Zeb is going to deposit $3370 into an account that earns 14% APR compounded annually for 37 weeks.

What is the "n" in the compound interest formula?

n=

What is the "t" in the compound interest formula? Enter as a fraction.

years

What is the "nt" in the compound interest formula? Enter as a fraction

nt=


How much money will Zeb have in this account 37 weeks from now?

$

How much of this amount is from interest earned?

it will never compound if it is compounded annually for 37 weeks because 37 weeks is less than a year

okay so what do i do?

To find the values of "n," "t," and "nt" in the compound interest formula, we need to convert 37 weeks to a fraction of a year.

1. "n" in the compound interest formula represents the number of compounding periods per year. In this case, the interest is compounded annually, so "n" is equal to 1.

2. "t" in the compound interest formula represents the time in years. You mentioned that 37 weeks is the time period, so we need to convert it to years. There are 52 weeks in a year, so we can divide 37 by 52 to get the fraction of a year. Therefore, "t" is equal to 37/52.

3. "nt" in the compound interest formula is the product of "n" and "t." We can calculate this by multiplying 1 (the value of "n") with 37/52 (the value of "t"). The result is equal to 37/52.

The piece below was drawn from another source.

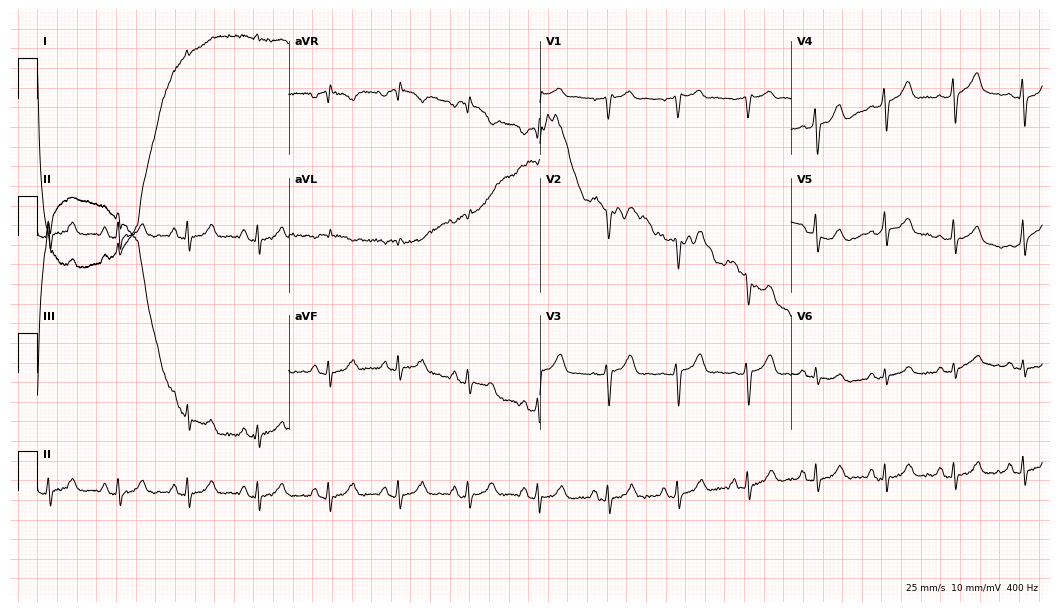
Resting 12-lead electrocardiogram (10.2-second recording at 400 Hz). Patient: a male, 82 years old. None of these six findings is recorded: first-degree AV block, right bundle branch block (RBBB), left bundle branch block (LBBB), sinus bradycardia, atrial fibrillation (AF), sinus tachycardia. Findings outside these six are not listed.
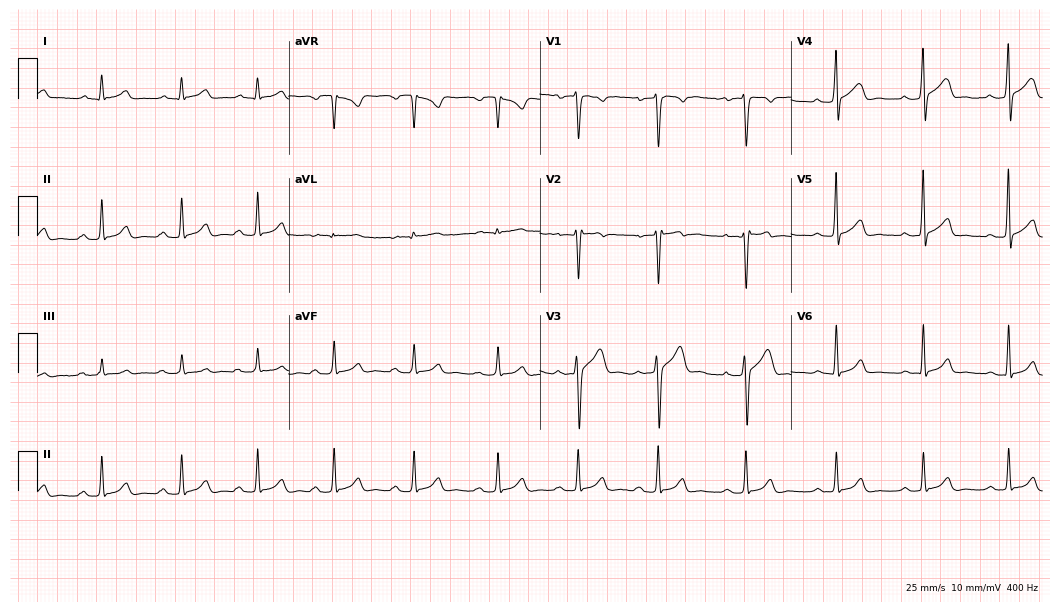
12-lead ECG (10.2-second recording at 400 Hz) from a 25-year-old male. Labelled as a normal ECG.

Now, to calculate the final amount, we can use the compound interest formula:

A = P(1 + r/n)^(nt)

Where:
A is the final amount (the amount Zeb will have in the account)
P is the principal amount (the initial deposit)
r is the annual interest rate (in decimal form)
n is the number of compounding periods per year
t is the time in years

In this case, the principal amount (P) is $3370, the annual interest rate (r) is 14% (or 0.14 in decimal form), and we already found the values of "n" and "t."

Now we can plug in these values into the formula to find the final amount:

A = $3370(1 + 0.14/1)^(1 * 37/52)

Calculating this, we find that Zeb will have approximately $3,870.42 in the account after 37 weeks.

To find the amount of money that is from interest earned, we can subtract the initial deposit from the final amount:

Interest earned = $3,870.42 - $3370 = $500.42

Therefore, approximately $500.42 of the final amount is from interest earned.